4. **Asset application and profile story** (#23 and #26). Lifeloop has a
clear, documented boundary on filesystem writes for lifecycle integration
assets, and a stricter boundary that user-owned instruction source files
are read/suggest-only. The profile abstraction supports at least one
non-CCD host-asset profile rendering plausibly without editing CCD
constants. CCD command strings live behind a named compat profile, not
in the renderer's defaults.
5. **Docs parity** (#24). README, lifecycle contract spec, the RLM
development-contract note, and the tombstones agree with the code. The
kernel-purity gate is wired and CI-enforced. No stale issue-number
TODOs reference already-landed work.
6. **CCD cutover readiness** (#28 plus dusk-network/ccd#723 on the CCD
side). Lifeloop owns enough lifecycle reach that CCD can slim down to a
callback consumer. The replacement contract is documented and the Fixity
pilot confirms a non-CCD client works against real Lifeloop surfaces, not
only fixtures.
v1 freezes when all six gates are green. Subsequent work is governed by the
schema-bump discipline (`docs/playbooks/schema-bump.md`).
## Dependency map (execution graph)
The issue bodies record a partial order. The DAG below collects it; the
recommended execution order matches issue #27.
```text
#27 (this doc)
|
+-----------------+-----------------+
| | |
#21 -----+ #24 (docs/ #23 (asset
(opacity) | purity gate) boundary)
| | | |
v v v v
#22 (payload delivery) <-- (parallel) -->
|
+------+------+
| |
v v
#25 #26 (profiles)
(live evidence) |
| v
| #28 (non-CCD pilot)
| |
+------+------+
v
dusk-network/ccd#723 (CCD slimdown)
```
Recommended execution order (from issue #27):
1. #21 payload opacity and #27 release gates in parallel.

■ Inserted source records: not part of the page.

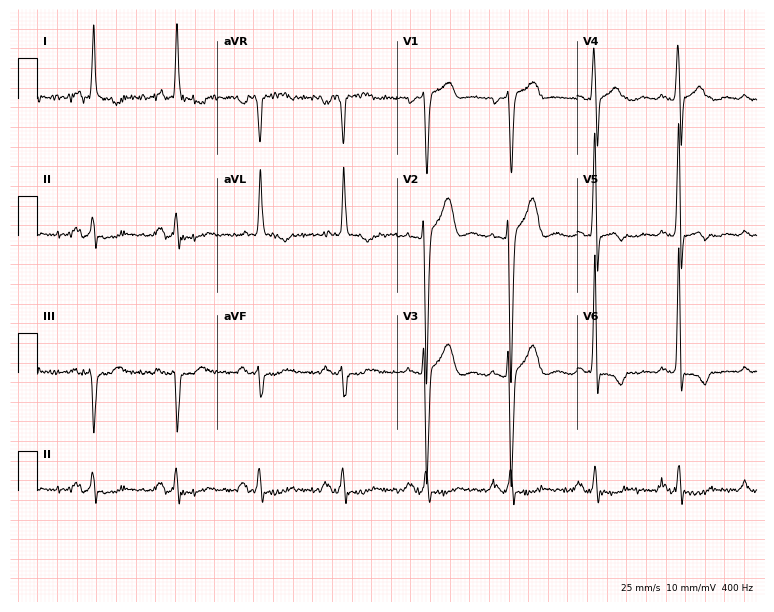
Resting 12-lead electrocardiogram. Patient: a 56-year-old man. None of these six findings is recorded: first-degree AV block, right bundle branch block, left bundle branch block, sinus bradycardia, atrial fibrillation, sinus tachycardia. Only these six findings were labelled.
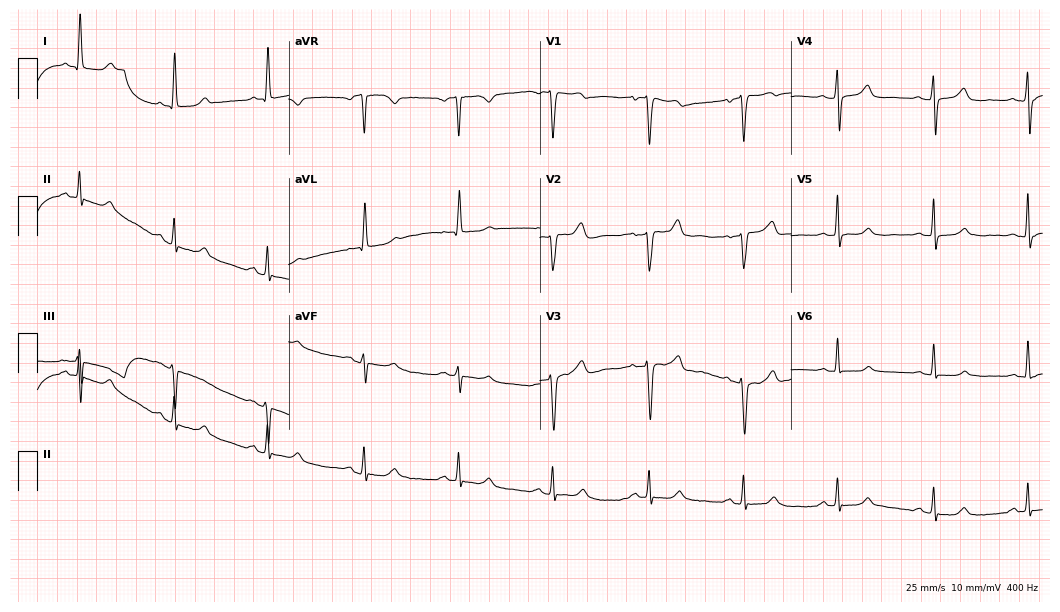
Resting 12-lead electrocardiogram (10.2-second recording at 400 Hz). Patient: a 62-year-old female. None of these six findings is recorded: first-degree AV block, right bundle branch block (RBBB), left bundle branch block (LBBB), sinus bradycardia, atrial fibrillation (AF), sinus tachycardia.
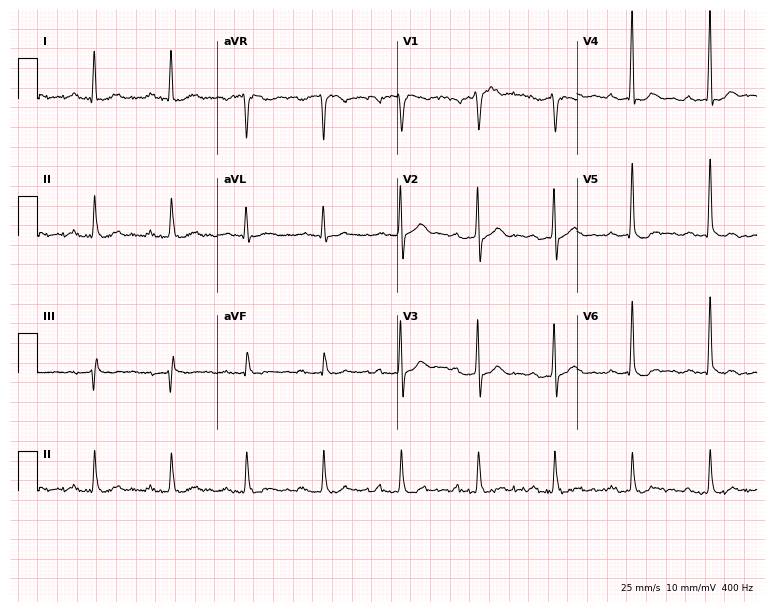
Resting 12-lead electrocardiogram. Patient: a male, 56 years old. The tracing shows first-degree AV block.

2. #22 payload delivery after #21.
3. #24 docs/purity gate early, in parallel with #22 and #23.
4. #23 host-asset apply boundary and source-file ownership boundary after
the #27 framing lands.
5. #26 client integration profiles after the #23 boundary is clear.
6. #25 live Codex and Claude evidence after #21 and #22, preferably after
#23.
7. #28 non-CCD product pilot after #22 and #26.
8. dusk-network/ccd#723 CCD slimdown after Lifeloop release gates say the
replacement is ready.
Work that blocks the CCD slimdown directly: #21, #22, #25, and #28. The
slimdown also depends on #23, #24, and #26 transitively, but the four
explicit blockers are the ones whose acceptance criteria name CCD slimdown.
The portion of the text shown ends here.